In questo senso, il Partito Democratico, rappresentato come fragile e probabilmente soccombente difensore di posizioni facilmente contendibili, emerge vincitore della contesa nonostante una regione persa, mentre per la Lega, data per imbattibile, le sconfitte in Toscana – dopo analoga situazione in Emilia-Romagna – e in Veneto – dove Zaia ha trionfato con una sua lista che ha azzerato il risultato del partito di Salvini – moltiplicano il loro apparire disastrose.
Sul racconto di una sconfitta imminente e della calata delle truppe di Mordor sulle verdeggianti colline del Chianti si è sviluppata anche tutta l’orribile campagna elettorale Toscana del Partito Democratico, costruita seguendo le ricette che Trump sta usando negli USA: un orribile nemico alle porte, la fine della civiltà come l’abbiamo conosciutà, la chiamata dei patrioti alla difesa del suolo natio, il condottiero valoroso che può fermare le truppe degli Orchi guidate dallaNazgûl Susanna Ceccardi. Trucco perfettamente riuscito, visto il grande recupero di voti assoluti rispetto al secondo Rossi, dovuto anche all’aumento dei votanti rispetto alle scorse regionali (430.000 in più rispetto al 2015!). La Paura, in politica, è evidente, muove molti più elettori e sposta molti più voti di un programma ben scritto.

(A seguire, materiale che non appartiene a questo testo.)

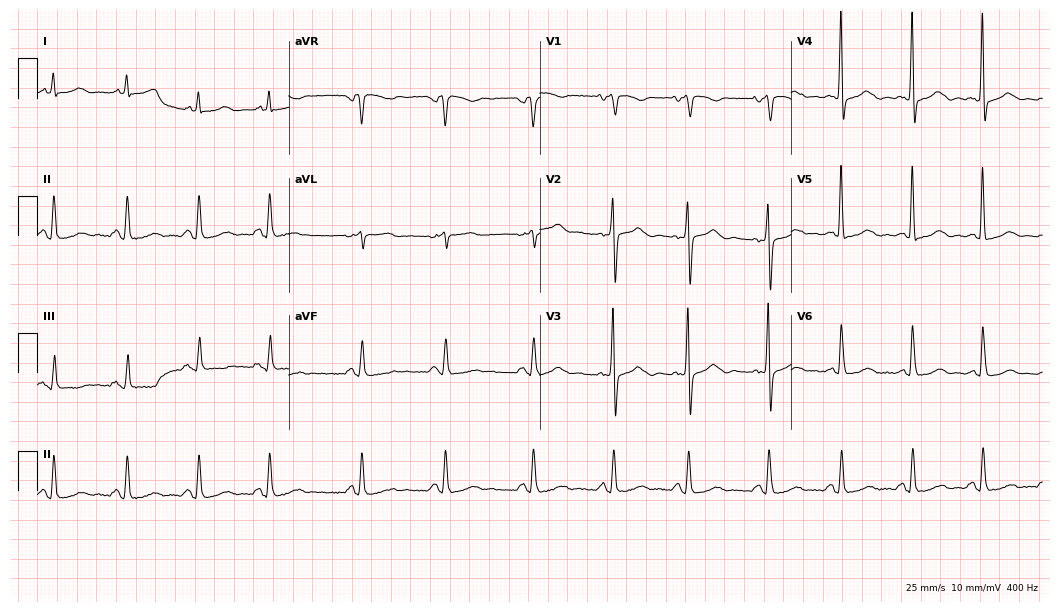
12-lead ECG (10.2-second recording at 400 Hz) from a 74-year-old female patient. Screened for six findings — first-degree AV block, right bundle branch block, left bundle branch block, sinus bradycardia, atrial fibrillation, sinus tachycardia — none is recorded.

Tristi le parabole delle sinistre a sinistra del PD un po’ ovunque, e tristissima la fine dell’esperienza Si – Toscana a Sinistra: Ancora una volta una scissione da destra di una frazione disponibile al soccorso elettorale al PD decreta la morte di un’esperienza che, nonostante il clima avvelenato di questa compagna elettorale, unita avrebbe potuto proporsi come un’opposizione di sinistra in Consiglio Regionale, ripetendo la dignitosissima prestazione dell’ultima consiliatura.
Piergiorgio Desantis
Nessuna sopresa dopo questa tornata di elezioni regionali e comunali, unite al referendum sul taglio dei parlamentari. Rispetto all’ultima consultazione continua l’ombra lunga di una narrazione, ormai ventennale, che individua la politica come bersaglio e causa della crisi che viviamo. Evidentemente le ben poche ragioni per sostenere il SI portano facilmente a una riduzione della democrazia e della rappresentanza, spacciata per riduzione dei costi. Pare proprio essere il classico esempio di operazione di messa a fuoco del dito piuttosto che della luna. Circa le elezioni regionali, si conferma la forza del maggioritario ormai introiettato dagli elettori sotto forma di “governatori” (altrimenti detti presidenti di regione), mentre davvero poche tracce (neanche di testimonianza) rimangono a sinistra nei consigli regionali. In Toscana, scansato il reale pericolo della Lega, resta il vuoto cosmico di una sinistra (dentro o fuori il centrosinistra) che riesce a interloquire con pochissimi e con sempre maggiori difficoltà, fino all’estinzione. Probabilmente, andrebbe posta l’attenzione a un contesto politico che sempre più assume le fattispecie USA piuttosto che europee, con una logica bipolare e maggioritaria nei fatti. Non c’è da gioire ma provare a ragionare, ossia quello che manca a sinistra.
Dmitrij Palagi
Il sistema politico è salvo.
Il sì, sostenuto dal Governo Conte 1 (Movimento 5 Stella – Lega) e dal Governo Conte 2 (Movimento 5 Stelle – Partito Democratico – Liberi e Uguali divisa) registra poco più di 30% di opposizione che sembra comunque un “miracolo”.Campania, Toscana e Puglia restano in mano al centrosinistra. Le Marche passano alla destra, che conferma di essere l’opzione nazionale più forte, perché compatta e unita come opposizione/alternativa. Il Movimento 5 Stelle si accontenta di essere il vero promotore del quesito referendario, mentre centrosinistra e centrodestra si aggrappano ai loro parziali risultati.Impressionante ovviamente la conferma personale di Zaia della propria lista civica, ampiamente prevista dai sondaggi.Vergognosa è la modalità del voto utile, che trova una sinistra impreparata, divisa e ingiustificabile, che si presenta in ordine sparso a ogni appuntamento (fatto forse salvo il referendum) e paga l’assenza di una proposta coerente, che abbia almeno un orizzonte nazionale coerente.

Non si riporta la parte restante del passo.